Figure 2 depicts the newts' habitat suitability for the presence-only and presence/pseudo-absence SDMs. There are differences between the models in identifying the suitable habitat of the species. One-class SVM, two-class SVM, and ANN models predicted the southern parts of the study area as suitable. The suitable habitat is shared between Iran and Iraq; and it seems that compared to the modeling boundary, the majority of the area of suitable habitats belongs to Iran. The suitable habitat of the Kurdistan newt has a small area and is confined to the highlands with a mountainous landscape covered by oak forests.
Figure 3 shows the average LST in the suitable habitat from 2003 to 2021. The mean LST in the suitable habitat is the highest in summer. Winter has the lowest average LST with an evident increasing trend of changes. This upward trend is also observed for spring. Spring and autumn are most similar in terms of average LST in 2006, 2008, 2014, 2015, and 2016. The average LST in the suitable habitat increased from 318.09° K in the summer of 2003 to 321.18° K in 2021. From 2003 to 2021, the average LST in the suitable habitat changed from 276.87° K to 284.28° K and from 298.84° K to 303.66° K for the winter and spring, respectively.
Figure 4 shows the area of suitable habitat underwent increasing and decreasing trends at the significance levels of 99% and 95%. The comparison of areas shows that the area of the increasing trend is much larger than the decreasing trend.
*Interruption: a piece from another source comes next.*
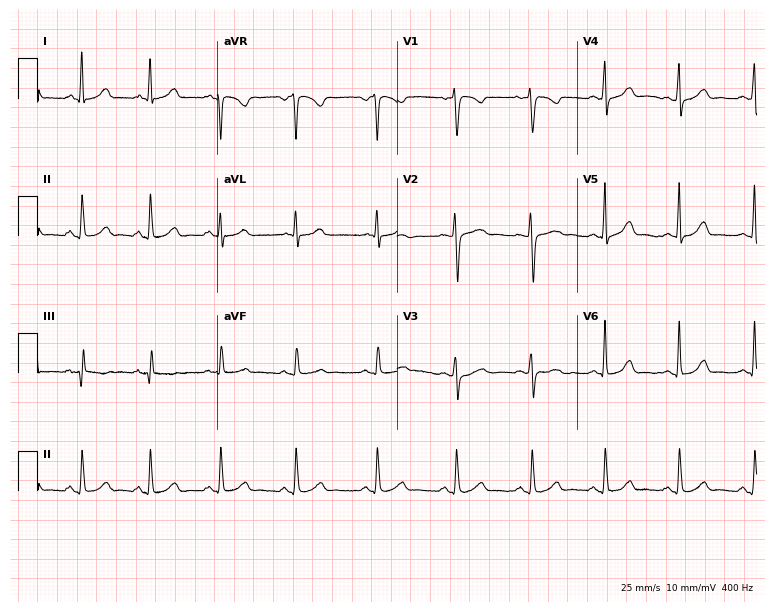
12-lead ECG (7.3-second recording at 400 Hz) from a female patient, 37 years old. Labelled as a normal ECG.

Also, the seasonal pattern of increasing and decreasing LST trends is different. No decreasing trend of LST was observed in the suitable habitat in winter. In all seasons except winter, the habitat experienced both increasing and decreasing trends in LST, even to a small extent. In decreasing trends at the significance levels of 95% and 99%, summer and autumn have the largest decrease in LST with areas of 36.50, 47.44, 42.57, and 52.56 km2, respectively. The spring season has the lowest decreasing trend of LST at the 99% significance level with an area of 2.84 km2. In increasing trends, winter and summer have the highest increase in LST at the significance levels of 95% and 99%.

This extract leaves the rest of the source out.